Sparse Bandit Learning Based Location Management for Space-Ground Integrated Networks

Abstract

The Space-Ground Integrated Network (SGIN) concept constitutes a promising solution for providing seamless global coverage. However, the mobility of satellites and wireless terminals imposes unprecedented challenges on the location management in SGIN. We tackle this challenge by conceiving a split identifier (ID) and Network Address (NA) based design for providing natural mobility support, and characterize the ID-NA mapping allocation problem by exploiting the storage capacity of both Geostationary Earth Orbit Satellites (GEOSs) and Low Earth Orbiting Satellites (LEOSs) to form a spatially distributed binding resolution system and optimize the caching reward in each LEOS. By considering the large quantity of ID-NA mapping and the sparsity of popular mapping having positive mean caching rewards, we formulate the mapping allocation problem as a sparse Multi-Armed Bandit (MAB) learning procedure, where the mappings are treated as the arms and the LEOSs act as the players. A distributed learning algorithm, namely the Sparse Upper confidence bound based Learning aided Caching algorithm (SULC), is proposed for estimating the mean caching rewards of mappings and selecting the optimal mappings for caching.
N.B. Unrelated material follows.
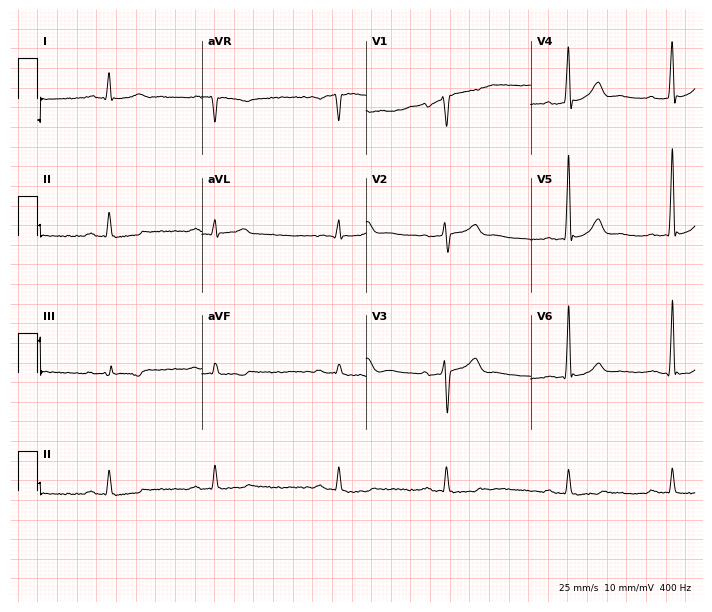
12-lead ECG from a 67-year-old male patient. Findings include first-degree AV block.
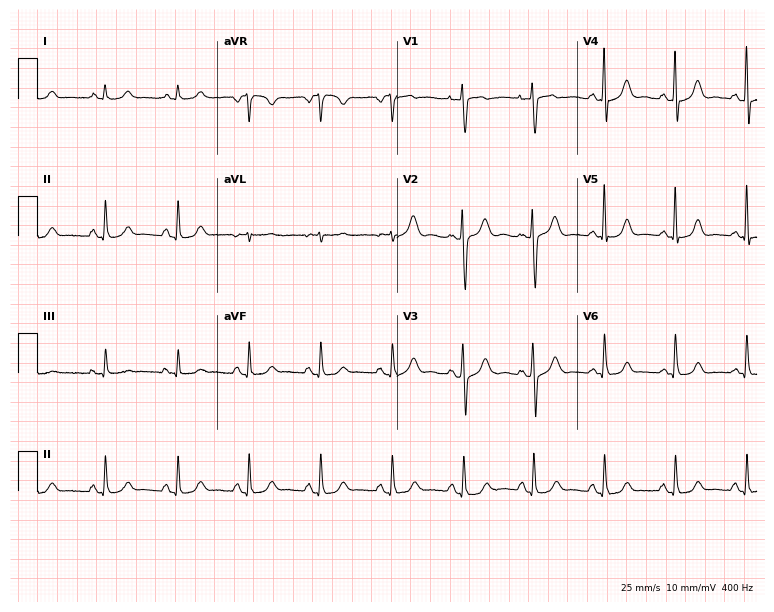
Electrocardiogram (7.3-second recording at 400 Hz), a woman, 33 years old. Overall reading on record: normal ECG.

Moreover, we derive a sub-linear upper bound of the cumulative learning regret to prove the learning efficiency of the proposed SULC. Extensive simulations have been conducted to show that the proposed SULC can quickly identify the popular mappings and provide near-optimal content hit rates. In contrast with the existing solutions, SULC has higher caching rewards and can significantly reduce the cumulative regret after a short period of learning.